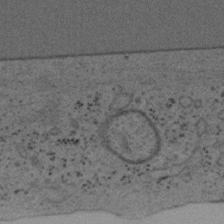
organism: Human
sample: HeLa cells
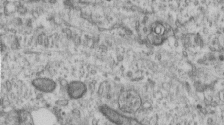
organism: Human
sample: Centriole in RPE cells
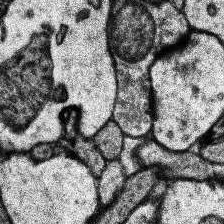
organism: Human
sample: Temporal Lobe
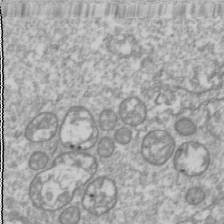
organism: Drosophila
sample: Cell division; meiosis; drosophila spermatocytes
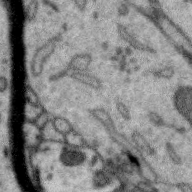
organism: Zebra finch
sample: Brain
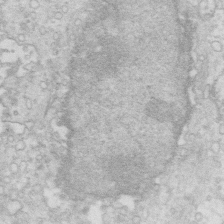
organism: Mouse
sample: Multiciliated cells
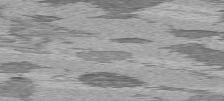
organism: C57BL Mouse
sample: Heart
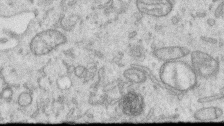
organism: Human
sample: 1205lu cells
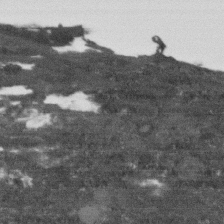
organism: Human
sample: Fibroblast cells
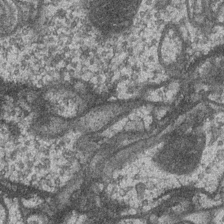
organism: Drosophila
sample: Optic medulla
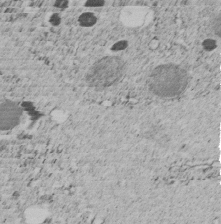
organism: C. elegans
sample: C. elegans embryo early stage
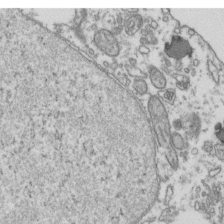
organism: Human
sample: Activated Jurkat CD4+ T cells
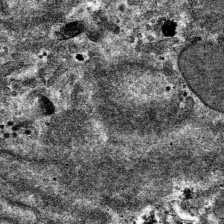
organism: Mouse
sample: Mouse hepatocytes
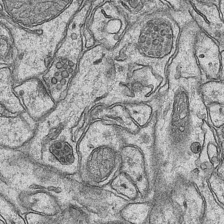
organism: Mouse
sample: CA1 Hippocampus
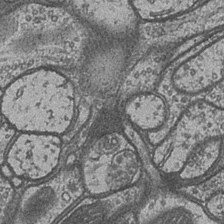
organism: Drosophila
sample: Optic medulla
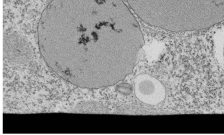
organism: Tetrahymena
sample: Cilia in tetrahymena
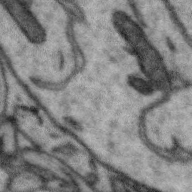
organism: Zebra finch
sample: Brain
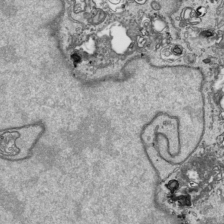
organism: Human
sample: Mitochondria in HCT116 cells
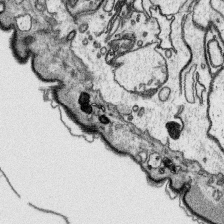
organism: Platynereis dumerilii
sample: Parapodia
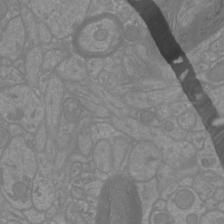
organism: Mouse
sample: Cortical neurons
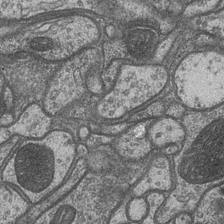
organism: Drosophila
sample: Optic medulla
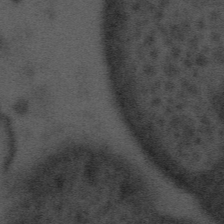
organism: Tuwongella immobilis
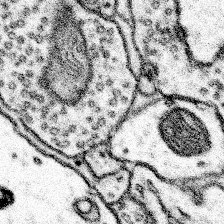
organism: Mouse
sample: Somatosensory cortex neuropil
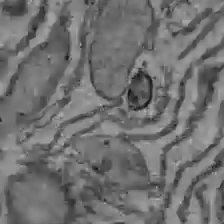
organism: C57BL Mouse
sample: Liver
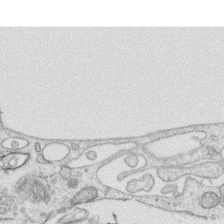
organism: Human
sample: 1205lu cells
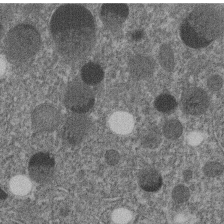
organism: C. elegans
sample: C. elegans embryo early stage
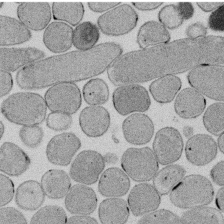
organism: E. coli
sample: Bacterial nucleoid
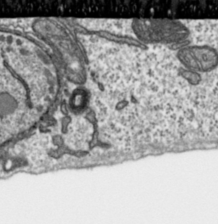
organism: Toxoplasma gondii
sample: Parasites in a vacuole inside a host cell
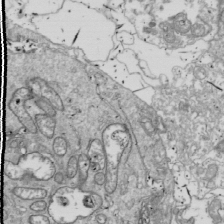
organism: Drosophila
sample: Cell division; meiosis; drosophila spermatocytes
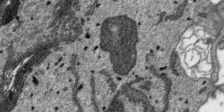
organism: Human
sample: Lung epithelial cells, uninfected (mock) control
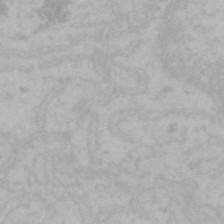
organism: Mouse
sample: Choroid plexus
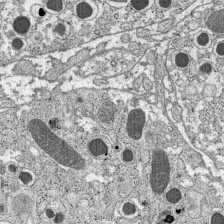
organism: C57BL Mouse
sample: Pancreatic islet
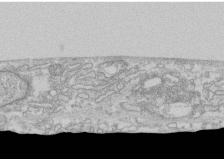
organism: Human
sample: CRL-1474
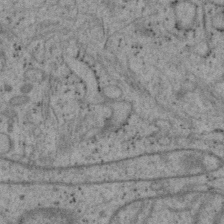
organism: Human
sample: HeLa cells
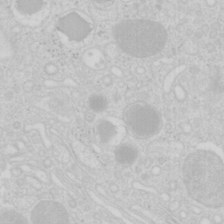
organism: Mouse
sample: Pancreas
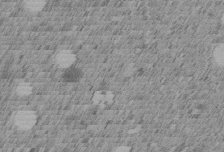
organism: C. elegans
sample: C. elegans embryo early stage
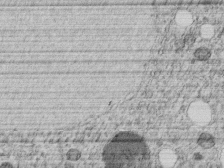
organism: C. elegans
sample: C. elegans embryo early stage
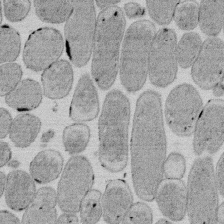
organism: E. coli
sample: Bacterial nucleoid
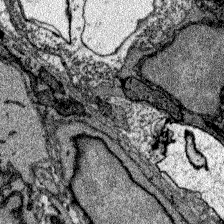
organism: Zebrafish
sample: Larval olfactory bulb
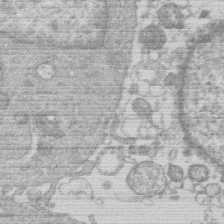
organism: Human
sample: Macrophage cells
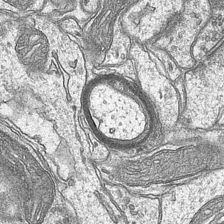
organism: Mouse
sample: CA1 Hippocampus
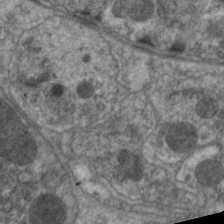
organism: C. elegans
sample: Pharynx
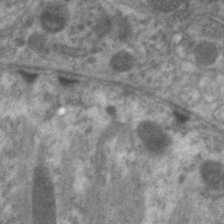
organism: C. elegans
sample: Pharynx
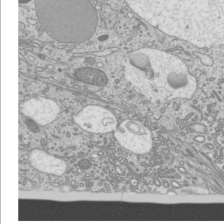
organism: Mouse
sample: Cilia; mouse epididymis
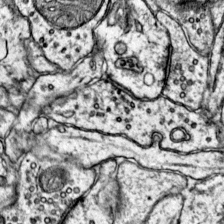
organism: Mouse
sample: Primary visual cortex
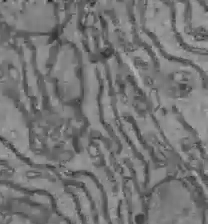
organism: C57BL Mouse
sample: Liver
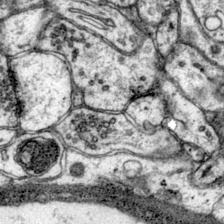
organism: Mouse
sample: Primary visual cortex
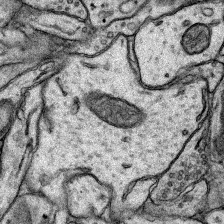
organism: Rat
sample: Hippocampus
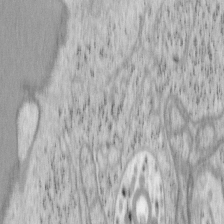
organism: Human
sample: HeLa cells
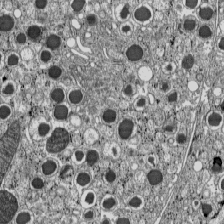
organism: C57BL Mouse
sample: Pancreatic islet
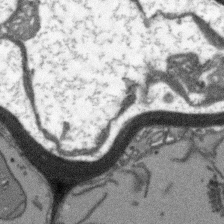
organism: Arabidopsis thaliana
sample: Root tip
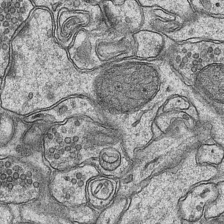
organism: Mouse
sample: CA1 Hippocampus
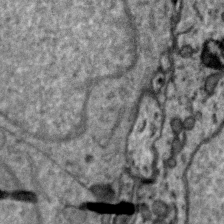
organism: Zebra finch
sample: Brain
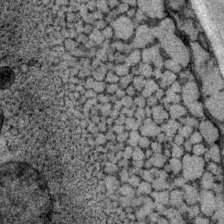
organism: P. pacificus
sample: Pharynx
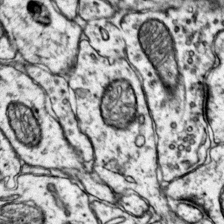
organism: Mouse
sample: Primary visual cortex
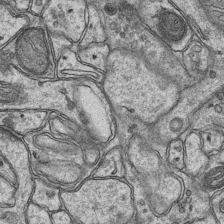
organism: Mouse
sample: CA1 Hippocampus
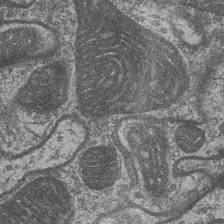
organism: Drosophila
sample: Optic medulla
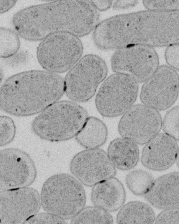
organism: E. coli
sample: Bacterial nucleoid
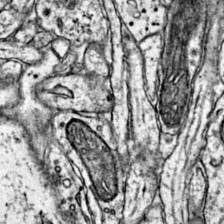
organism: Mouse
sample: Primary visual cortex
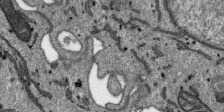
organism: Human
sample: Lung epithelial cells, uninfected (mock) control
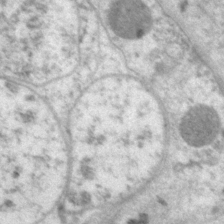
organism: P. pacificus
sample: Pharynx
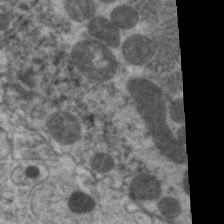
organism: C. elegans
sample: Pharynx
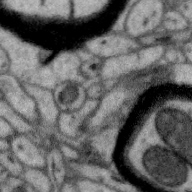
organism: Zebra finch
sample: Brain
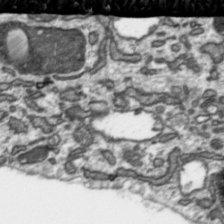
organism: Toxoplasma gondii
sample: Parasites in a vacuole inside a host cell
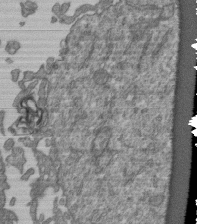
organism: Human
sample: Retinal organoid Rod and Cone cells
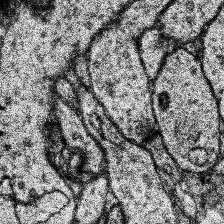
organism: Human
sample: Temporal Lobe
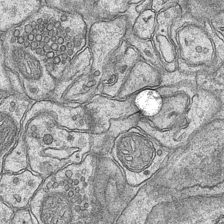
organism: Mouse
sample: CA1 Hippocampus
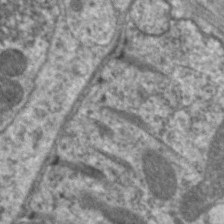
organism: C. elegans
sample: Pharynx
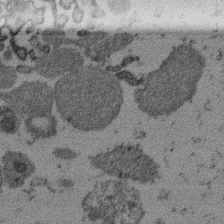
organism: Mouse
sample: Dividing mouse embryo 1 cell stage
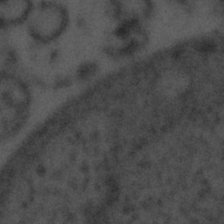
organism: Tuwongella immobilis
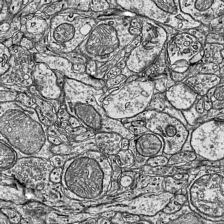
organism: Mouse
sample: Visual Cortex
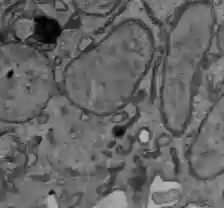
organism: C57BL Mouse
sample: Liver
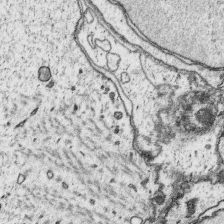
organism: Platynereis dumerilii
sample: Parapodia
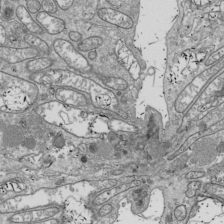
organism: Drosophila
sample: Cell division; meiosis; drosophila spermatocytes
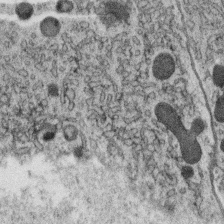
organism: C. elegans
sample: C. elegans oocyte; sperm cells
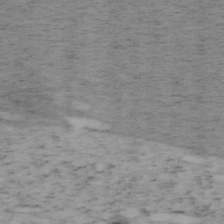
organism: Mouse
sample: OT-I killer T cells with ID8 ovarian cancer cells
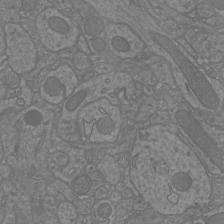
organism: Mouse
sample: Cortical neurons
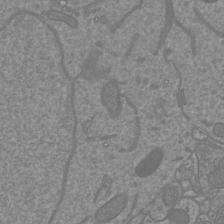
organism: Mouse
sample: Cortical neurons
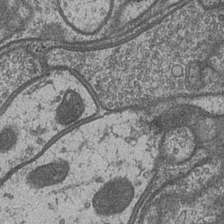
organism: Drosophila
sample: Optic medulla
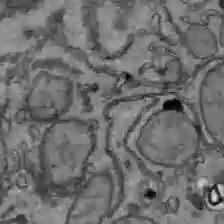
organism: C57BL Mouse
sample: Liver
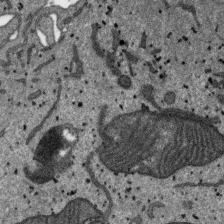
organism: Human
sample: Lung epithelial cells, uninfected (mock) control
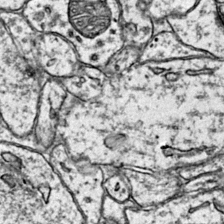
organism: Mouse
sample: Primary visual cortex
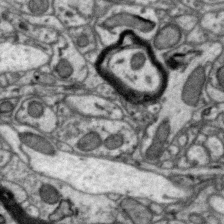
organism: Zebra finch
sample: Brain
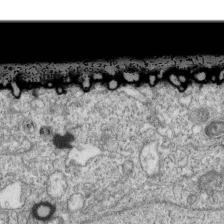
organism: Human
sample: HeLa cell HIV synapse
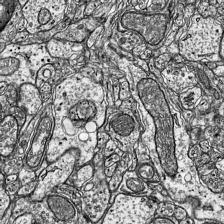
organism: Mouse
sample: Visual Cortex
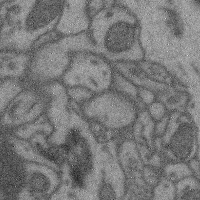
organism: Mouse
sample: Cerebral cortex
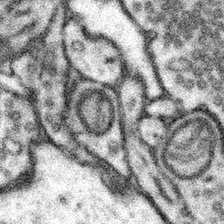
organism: Mouse
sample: Somatosensory cortex neuropil

= AIM OF THE TASK =
In the answer, the entries should be restated verbatim, with all pictures omitted.

= RESPONSE AREA =
organism: Human
sample: HeLa cells
organism: Human
sample: Centriole in RPE cells
organism: Human
sample: Temporal Lobe
organism: Drosophila
sample: Cell division; meiosis; drosophila spermatocytes
organism: Zebra finch
sample: Brain
organism: Mouse
sample: Multiciliated cells
organism: C57BL Mouse
sample: Heart
organism: Human
sample: 1205lu cells
organism: Human
sample: Fibroblast cells
organism: Drosophila
sample: Optic medulla
organism: C. elegans
sample: C. elegans embryo early stage
organism: Human
sample: Activated Jurkat CD4+ T cells
organism: Mouse
sample: Mouse hepatocytes
organism: Mouse
sample: CA1 Hippocampus
organism: Drosophila
sample: Optic medulla
organism: Tetrahymena
sample: Cilia in tetrahymena
organism: Zebra finch
sample: Brain
organism: Human
sample: Mitochondria in HCT116 cells
organism: Platynereis dumerilii
sample: Parapodia
organism: Mouse
sample: Cortical neurons
organism: Drosophila
sample: Optic medulla
organism: Tuwongella immobilis
organism: Mouse
sample: Somatosensory cortex neuropil
organism: C57BL Mouse
sample: Liver
organism: Human
sample: 1205lu cells
organism: C. elegans
sample: C. elegans embryo early stage
organism: E. coli
sample: Bacterial nucleoid
organism: Toxoplasma gondii
sample: Parasites in a vacuole inside a host cell
organism: Drosophila
sample: Cell division; meiosis; drosophila spermatocytes
organism: Human
sample: Lung epithelial cells, uninfected (mock) control
organism: Mouse
sample: Choroid plexus
organism: C57BL Mouse
sample: Pancreatic islet
organism: Human
sample: CRL-1474
organism: Human
sample: HeLa cells
organism: Mouse
sample: Pancreas
organism: C. elegans
sample: C. elegans embryo early stage
organism: C. elegans
sample: C. elegans embryo early stage
organism: E. coli
sample: Bacterial nucleoid
organism: Zebrafish
sample: Larval olfactory bulb
organism: Human
sample: Macrophage cells
organism: Mouse
sample: CA1 Hippocampus
organism: C. elegans
sample: Pharynx
organism: C. elegans
sample: Pharynx
organism: Mouse
sample: Cilia; mouse epididymis
organism: Mouse
sample: Primary visual cortex
organism: C57BL Mouse
sample: Liver
organism: Mouse
sample: Primary visual cortex
organism: Rat
sample: Hippocampus
organism: Human
sample: HeLa cells
organism: C57BL Mouse
sample: Pancreatic islet
organism: Arabidopsis thaliana
sample: Root tip
organism: Mouse
sample: CA1 Hippocampus
organism: Zebra finch
sample: Brain
organism: P. pacificus
sample: Pharynx
organism: Mouse
sample: Primary visual cortex
organism: Mouse
sample: CA1 Hippocampus
organism: Drosophila
sample: Optic medulla
organism: E. coli
sample: Bacterial nucleoid
organism: Mouse
sample: Primary visual cortex
organism: Human
sample: Lung epithelial cells, uninfected (mock) control
organism: P. pacificus
sample: Pharynx
organism: C. elegans
sample: Pharynx
organism: Zebra finch
sample: Brain
organism: Toxoplasma gondii
sample: Parasites in a vacuole inside a host cell
organism: Human
sample: Retinal organoid Rod and Cone cells
organism: Human
sample: Temporal Lobe
organism: Mouse
sample: CA1 Hippocampus
organism: C. elegans
sample: Pharynx
organism: Mouse
sample: Dividing mouse embryo 1 cell stage
organism: Tuwongella immobilis
organism: Mouse
sample: Visual Cortex
organism: C57BL Mouse
sample: Liver
organism: Platynereis dumerilii
sample: Parapodia
organism: Drosophila
sample: Cell division; meiosis; drosophila spermatocytes
organism: C. elegans
sample: C. elegans oocyte; sperm cells
organism: Mouse
sample: OT-I killer T cells with ID8 ovarian cancer cells
organism: Mouse
sample: Cortical neurons
organism: Mouse
sample: Cortical neurons
organism: Drosophila
sample: Optic medulla
organism: C57BL Mouse
sample: Liver
organism: Human
sample: Lung epithelial cells, uninfected (mock) control
organism: Mouse
sample: Primary visual cortex
organism: Zebra finch
sample: Brain
organism: Human
sample: HeLa cell HIV synapse
organism: Mouse
sample: Visual Cortex
organism: Mouse
sample: Cerebral cortex
organism: Mouse
sample: Somatosensory cortex neuropil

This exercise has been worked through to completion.